British watercolours grew out of this scientific use of the art, which also encompassed map-making, topographical drawing, and the use of watercolour on expeditions for recording details of the land, fauna, flora, people and customs. By the 18th century artists such as Elizabeth Blackwell (illustrator of a 1738 herbal for Sir Hans Sloane), Paul Sandby (employed by the Surveyor-General of the Ordnance to map Scotland in 1747) and later Thomas Malton (topographical artist and teacher) were working in the medium, and contributing to its growth as the best means of recording military surveys, the topography of the great estates, and scientific discoveries. Sir Joseph Banks and other members of the Society of Dilettanti were great patrons of the watercolourist, for botanical, geographical and archaeological record. The use of watercolour leached into the leisure practices of these artists; Sandby painted views of Scottish landscapes and events he witnessed, and the influence of landscape painting in oils via the strong Dutch tradition combined with this more realistic, non-functional approach to watercolour to create a flourishing school of landscape artists.
Besides the scientific genre of watercolour painting, there was a strong amateur inclination which supported its development. It became a recognized accomplishment in the mid-18th century for well-born young people of both genders, and their teachers were often noted practitioners, such as Alexander Cozens. With the growth in interest in the concept of the ‘picturesque’, the countryside became a place in which to journey, to experience and record the sublime, rather than a place of wilderness and terror to be fenced out behind the walls of an estate. William Gilpin, J.R. Cozens and Gainsborough all contributed to this journey towards the romantic in landscape painting, whilst Rowlandson, as well as partaking in it, also satirized it. Gainsborough also adapted the Dutch genre of peasant life, rural landscapes of fêtes and winter sports to the English countryside, enlarging a tradition of cottage views, rutted roads, carts and churches seen through trees, to which Rowlandson had also contributed.
Turner and Thomas Girtin, nourished on the work of the previous generation, invested it with a grandeur and sublimity which gave it the dignity of an oil painting; Girtin died young, but Turner’s long and prolific life took the practice of British watercolour painting to a new and dramatic level. Collectors of watercolours had increased during the 18th century; now there were patrons (such as Walter Farnley) who would hang a whole salon with their collection of Turner’s watercolours. In 1804 the Society of Painters in Watercolour was founded, and although this brash upstart was not thought of as having much chance of lasting, in comparison with the Royal Academy (founded 1768), it survives even today as the Royal Watercolour Society. Turner gave equal weight to the exhibition of his watercolour works as his oil paintings, and by the 1830s the production of ‘exhibition watercolours’ – as finished and considered as oil paintings – was thoroughly established.

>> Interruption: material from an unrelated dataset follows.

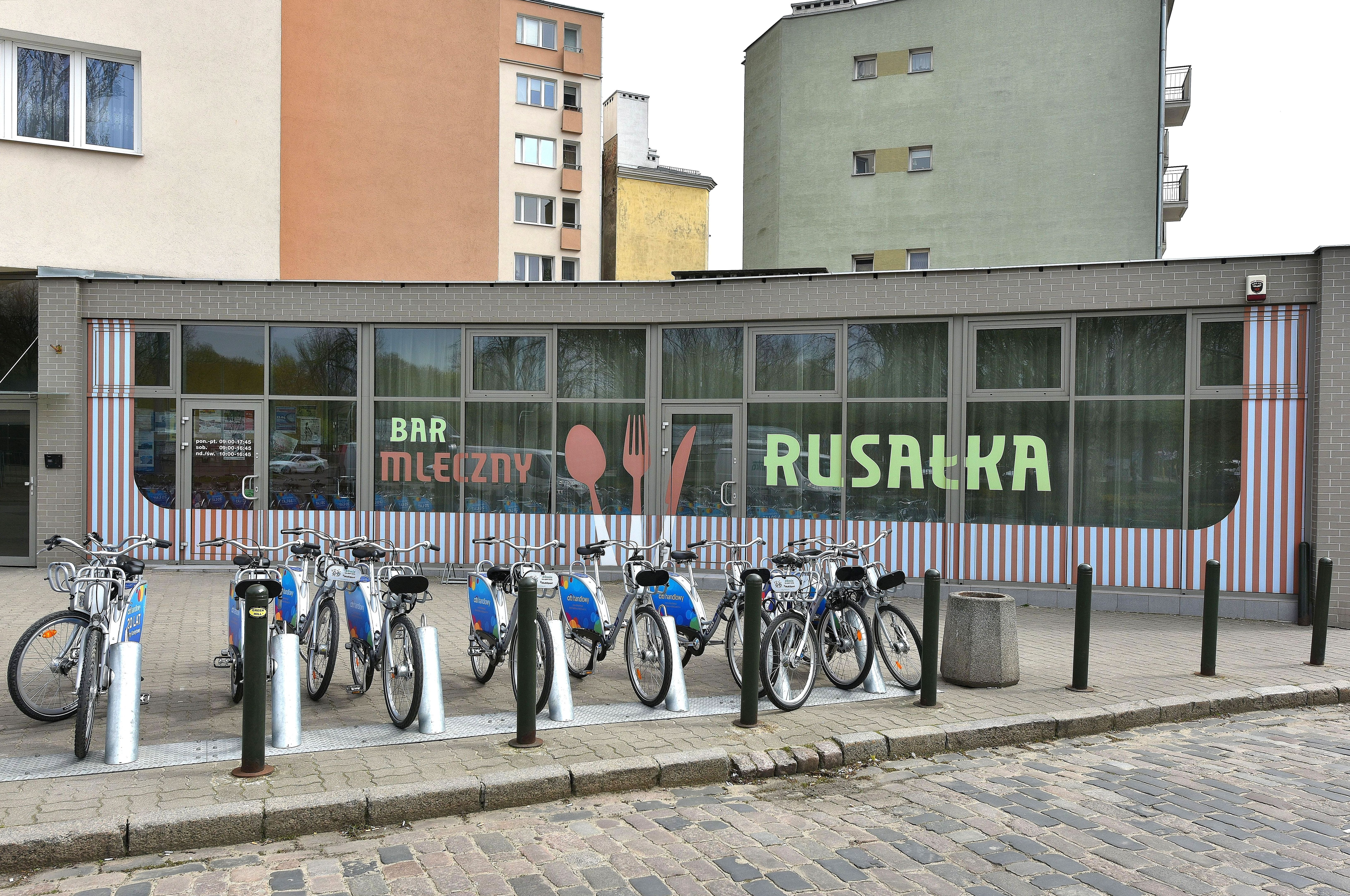 Bar mleczny "Rusałka" przy ul. Floriańskiej 14 w Warszawie

The 19th century saw the growth of watercolour in every genre of painting, including history and subject paintings, portraits and orientalist works. The rapid growth of a middle and lower middle urban class, with an appetite for decorating their homes in imitation of their wealthier countrymen encouraged an increasing trade in smaller, less expensive, and more cheaply frameable pictures, including prints and watercolours; for women, too, watercolour painting had since the mid-18th century been seen as a suitable accomplishment, and in the 19th century became an occupation. Helen Allingham and Kate Greenaway, for instance, both born in the 1840s, were extremely successful, both critically and financially, and are seen now as hugely collectable.
The large number of hobby watercolourists in Britain has always seen a migration between amateur and professional painters, and still today this is one of the more permeable branches of fine art. Edward Wesson, for example, although self-taught and disparaging of art schools, himself taught formal art courses as well as giving demonstrations to provincial art societies. He became widely known throughout the country through this practice, and his own lack of training did not prevent his belonging to the Royal Institute of Painters in Watercolour, or in exhibiting at the Royal Academy and elsewhere.